### Try it
Pictures in the data below are not part of the copy; transcribe everything else exactly.

### Provided material
■ ■ ■ ■

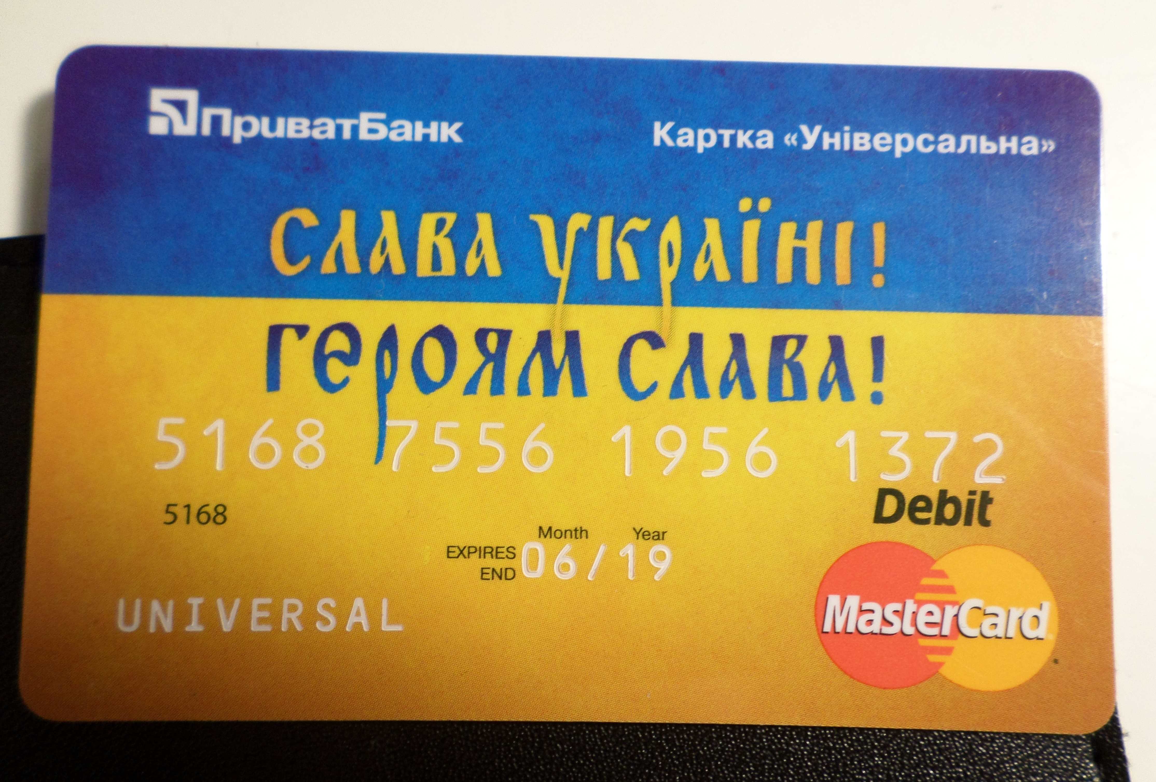 Картка Універсальна з новим дизайном від ПриватБанку
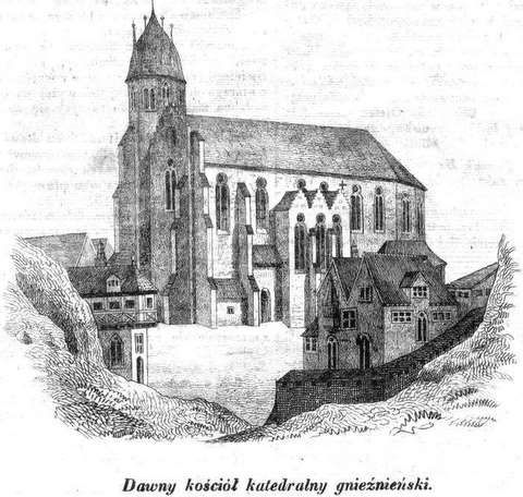 Katedra gnieźnieńska. Litografia z pisma "Przyjaciel Ludu" z 1843 r.
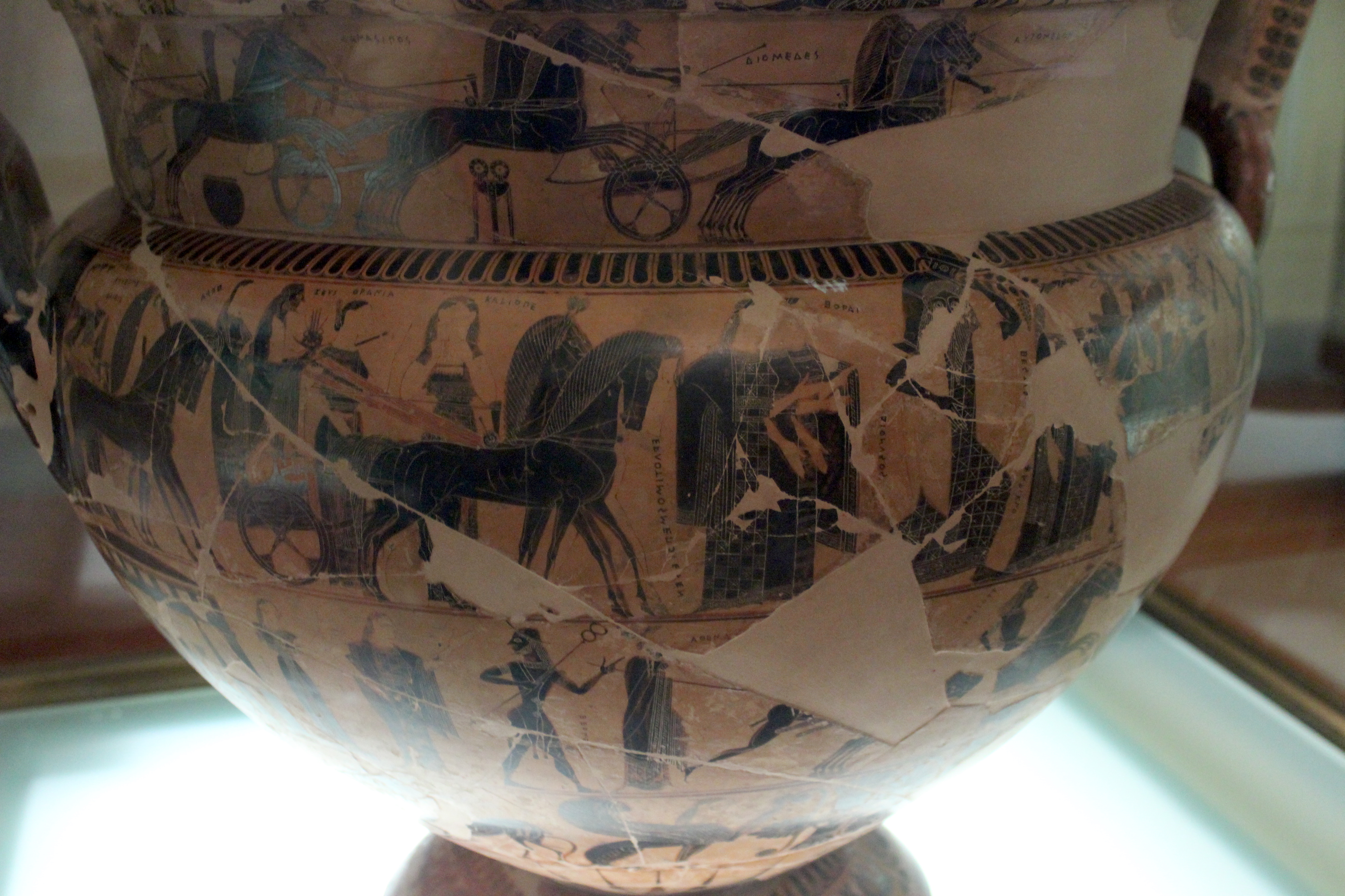 Florencia, Museo Arqueológico. Clitias, Vaso François.

■ ■ ■ ■

### Solved exercise
 Картка Універсальна з новим дизайном від ПриватБанку
 Katedra gnieźnieńska. Litografia z pisma "Przyjaciel Ludu" z 1843 r.
 Florencia, Museo Arqueológico. Clitias, Vaso François.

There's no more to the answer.